Included herein are estimates of Long Run's 2015 funds flow from operations, total dividends and total dividends per share, basic payout ratio and total sustainability ratio based on assumptions provided herein and other assumptions utilized in arriving at Long Run's capital budget. To the extent such estimates constitute a financial outlook, they were approved by management on December 15, 2014 and are included herein to provide readers with an understanding of the effects of the anticipated funds available to Long Run to fund its capital expenditures, dividends and the effects thereof and readers are cautioned that the information may not be appropriate for other purposes.
29
ADVISORIES
Statements relating to "reserves" are also deemed to be forward looking statements, as they involve the implied assessment, based on certain estimates and assumptions, that the reserves described exist in the quantities predicted or estimated and that the reserves can be profitably produced in the future. Actual reserve values may be greater than or less than the estimates provided herein. These forward‐looking statements are made as of the date of this document and Long Run disclaims any intent or obligation to update publicly any forward‐
looking information, whether as a result of new information, future events or results or otherwise, other than as required by applicable securities laws. BOE:
"Boe" means barrel of oil equivalent on the basis of 6 mcf of natural gas to 1 bbl of oil. Boe's may be misleading, particularly if used in isolation. A boe conversion ratio of 6 mcf: 1 bbl is based on an energy equivalency conversion method primarily applicable at the burner tip and does not represent a value equivalency at the wellhead. Given the value ratio based on the current price of crude oil as compared to natural gas is significantly different from the energy equivalency of 6 Mcf: 1 Bbl, utilizing a conversion ratio at 6 mcf: 1 Bbl may be misleading as an indication of value.
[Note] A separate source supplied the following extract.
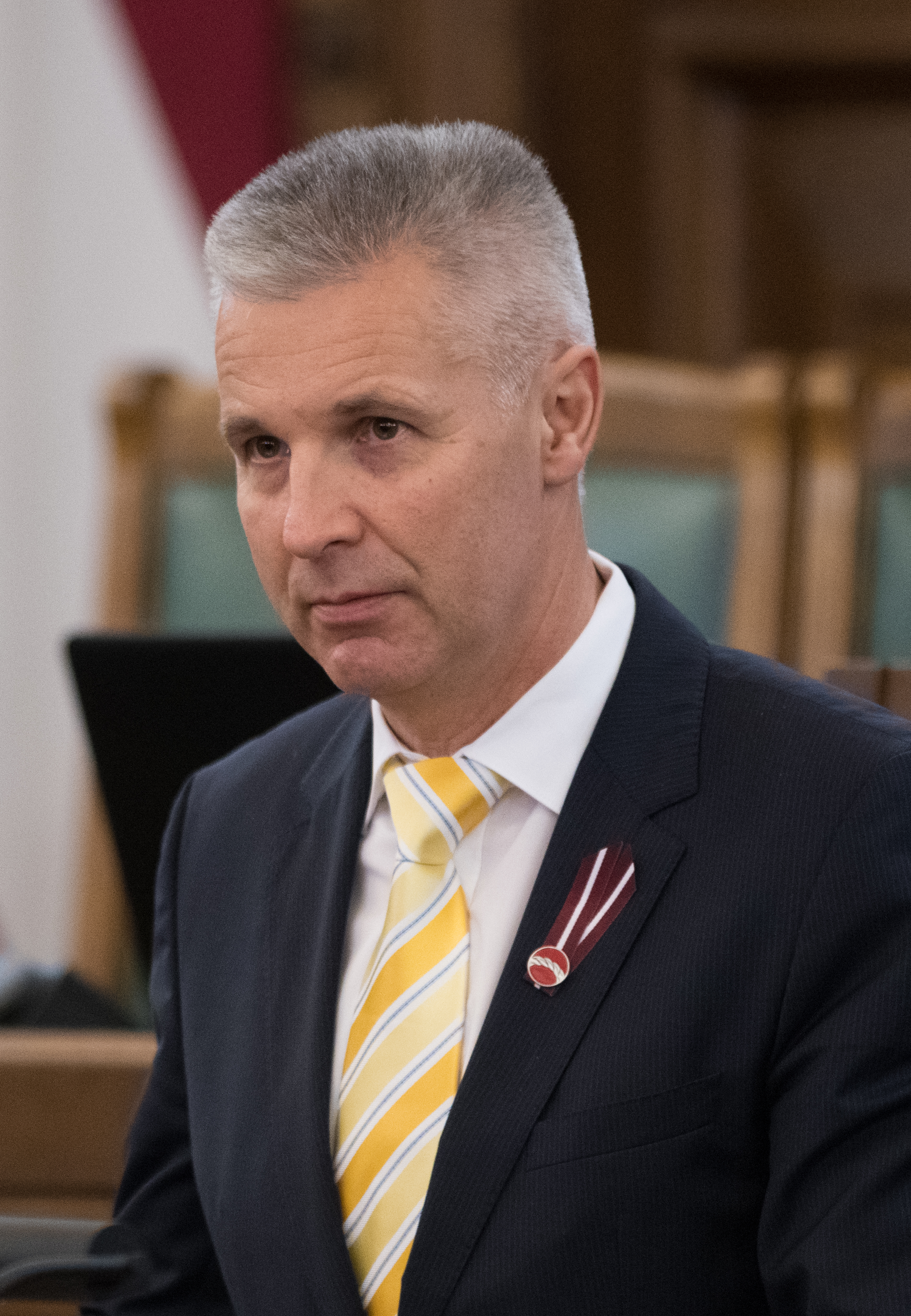 2018.gada 6.novembris. Deputāts Artis Pabriks dod svinīgo solījumu. Foto: Ieva Ābele, Saeima Izmantošanas noteikumi: saeima.lv/lv/autortiesibas

Initial Production Rates and Type Curves:
Initial production rates disclosed herein may not necessarily be indicative of long‐term performance or ultimate recovery. Type curves presented herein are not necessarily reflective of the performance of future wells.
Dividends:
The payment and the amount of dividends declared in any month is subject to the discretion of the board of directors of the Company and will depend on the board of director's assessment of Long Run's outlook for growth, capital expenditure requirements, funds from operation, potential acquisition opportunities, debt position and other conditions that the board of directors may consider relevant at such future time. The amount of future cash dividends, if any, may also vary depending on a variety of factors, including fluctuations in commodity prices.
Non‐GAAP Measures:
This document contains terms commonly used in the oil and gas industry, such as funds flow from operations, basic payout ratio and total sustainability ratio. These terms are not defined by International Financial Reporting Standards (IFRS) and should not be considered an alternative to, or more meaningful than, cash provided by operating activities or net earnings as determined in accordance with IFRS as an indicator of Long Run's performance. These measures are commonly used in the oil and gas industry and by Long Run to provide shareholders and potential investors with additional information regarding the Company’s liquidity and its ability to generate funds to finance its operations. Long Run's determination of these measures may not be comparable to that reported by other companies. Funds flow from operations is calculated as cash flow from operating activities before changes in non‐
cash working capital and abandonment expenditures. Basic payout ratio is calculated by dividing dividends by funds flow from operations. Total sustainability ratio is defined as net capital expenditures plus dividends divided by funds flow from operations. Long Run has provided information on how these measures are calculated in the Management’s Discussion and Analysis for the three and nine months ended September 30, 2014 dated November 5, 2014, which is available under the Company’s SEDAR profile at www.sedar.com.